Nested data structure of User-Defined Type in Fortran

Question

I'm looking for a way to build a tree structure using a User-Defined Type in Fortran 2008. While I can get some basic code working, I'm encountering memory leaks I am unable to pinpoint.

The tree structure does not have to be overly generic since it's being used as a one-time insert and multiple-read kind of storage, which is why I decided to use allocatables. Since Fortran does not allow to use a type for an allocatable as one of its own members, I am using an intermediate structure referenced by a pointer to store that allocatable. So, the following is what I would like to use, but is not allowed:

type :: invalid_section
  type(invalid_section), dimension(:), allocatable :: subsections
end type

In the following example I'm using a lazy allocation (only allocate it when there are child nodes to add/present) of that pointer to the type holding the allocatable.

module sectiontest

   type :: section
      type(subsections), pointer :: subsections_ => null()

      contains
         procedure, pass(self) :: section_assign
         generic :: assignment(=) => section_assign

         final :: section_cleanup, section_cleanup_arr
   end type

   type :: subsections
      type(section), dimension(:), allocatable :: arr
   end type

   interface section
      module procedure constructor
   end interface

contains

   type(section) function constructor(subsections)
      type(section), optional, intent(in) :: subsections(:)
      integer :: idx

      print *, "constructor"

      if (present(subsections)) then
         print *, "allocating subsection"
         allocate(constructor%subsections_)
         allocate(constructor%subsections_%arr(size(subsections)))
         do idx=1,size(subsections)
            ! make sure we recursively copy everything
            constructor%subsections_%arr(idx) = subsections(idx)
         enddo
      endif
   end function

   recursive subroutine section_assign(self, rhs)
      class(section), intent(inout) :: self
      type(section), intent(in) :: rhs
      integer :: idx

      print *, "assign"
      if (associated(self%subsections_)) then
         deallocate(self%subsections_)
      endif

      if (associated(rhs%subsections_)) then
         print *, "allocation subsection"
         allocate(self%subsections_)
         allocate(self%subsections_%arr(size(rhs%subsections_%arr)))

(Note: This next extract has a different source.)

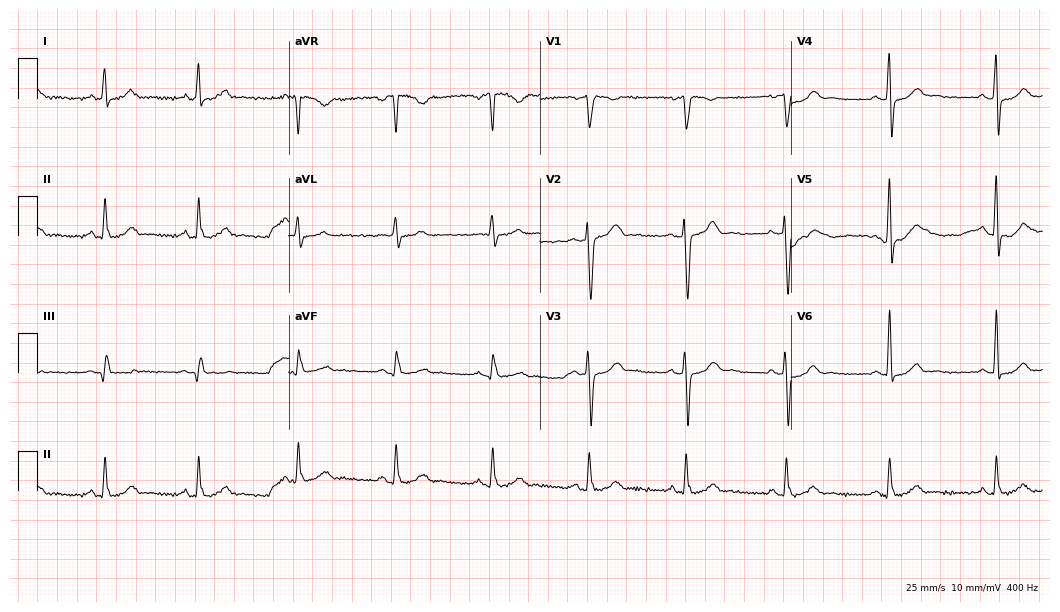
Electrocardiogram (10.2-second recording at 400 Hz), a man, 41 years old. Of the six screened findings (first-degree AV block, right bundle branch block, left bundle branch block, sinus bradycardia, atrial fibrillation, sinus tachycardia), none is recorded.

         do idx=1,size(rhs%subsections_%arr)
            self%subsections_%arr(idx) = rhs%subsections_%arr(idx)
         enddo
      endif
   end subroutine

   recursive subroutine section_cleanup(sec)
      type(section), intent(inout) :: sec

      print *, "section_cleanup"
      if (associated(sec%subsections_)) then
         print *, "  deallocated a subsection"
         deallocate(sec%subsections_)
      endif
   end subroutine

   recursive subroutine section_cleanup_arr(arr)
      type(section), dimension(:), intent(inout) :: arr
      integer :: idx

      print *, "deallocating array of sections of size:", size(arr)

      do idx=1,size(arr)
         print *, "deallocating subsection array index", idx
         if (associated(arr(idx)%subsections_)) then
            print *, "  deallocated a subsection"
            deallocate(arr(idx)%subsections_)
         endif
      end do
   end subroutine

   subroutine demo()
      type(section) :: root

      root = section(subsections=[ &
         section(subsections=[section(), section(), section()]), &
         section() &
         ])
   end subroutine
end module sectiontest

program main
   use sectiontest
   implicit none

   call demo()
end program

From gfortran (7 and 9), flang and nagfor I get direct memory leaks originating from allocate(constructor%subsections_) in the constructor.

Here from gfortran-7 and built with -fsanitize=address:

==26536==ERROR: LeakSanitizer: detected memory leaks

Direct leak of 48 byte(s) in 1 object(s) allocated from:
    #0 0x7f965539c510 in malloc (/usr/lib64/libasan.so.4+0xdc510)
    #1 0x407e35 in __sectiontest_MOD_constructor /users/tiziano/work/tests/fortran/cp2k_input_parser/recursive_mwe.f90:31
    #2 0x40432a in __sectiontest_MOD_demo /users/tiziano/work/tests/fortran/cp2k_input_parser/recursive_mwe.f90:92
    #3 0x4090d9 in MAIN__ /users/tiziano/work/tests/fortran/cp2k_input_parser/recursive_mwe_prog.f90:5
    #4 0x409119 in main /users/tiziano/work/tests/fortran/cp2k_input_parser/recursive_mwe_prog.f90:2
    #5 0x7f96543c2f89 in __libc_start_main (/lib64/libc.so.6+0x20f89)

I'm looking for either an alternative implementation (but preferably a similar elegant initialization) or an explanation and possible solution for the memory leak.

Answer 1

Fortran 2008 supports a type containing an allocatable component of the type being defined. This simplifies the code to:

module sectiontest
   type :: section
      type(section), allocatable :: subsections(:)
   end type
contains
   subroutine demo()
      type(section) :: root

      root = section( subsections=[ &
         section(subsections=[section(), section(), section()]), &
         section() ])
   end subroutine
end module sectiontest

program main
   use sectiontest
   implicit none

   call demo()
end program

Recent versions of gfortran support this language feature.

For compilers that do not sufficiently support Fortran 2008, the code in the question is a reasonable work around and will work on compilers that correctly implement Fortran 2003.

However, gfortran (up to 9.1.1 at least) does not correctly implement finalization of function results - hence the observed memory leak.